2D Classification

This tutorial describes how to perform 2D classification (Class2D) using MPicker_class2d.py. It uses the EM algorithm similar to Relion, but supports custom 2dCTF and runs faster. The program depends on PyTorch and supports GPU acceleration. The output format of MPicker_class2d.py is compatible with Relion, so the Relion program relion_display is used here to visualize the Class2D results.

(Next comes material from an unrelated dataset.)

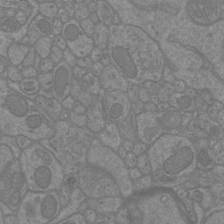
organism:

For the complete workflow — including extracting particle projections from tomograms, generating 2dCTFs, running 2D classification, and converting the classification results into files usable for subsequent subtomogram averaging (STA) — please download the full tutorial package MPicker_tutorial_class2d_v1.3.0.tar.bz2 (3G) from Download. To focus only on the 2D classification itself, a smaller tutorial package MPicker_tutorial_class2d_part_v1.3.0.tar.bz2 (300M) is also available, which does not include the folder class2d_full_workflow.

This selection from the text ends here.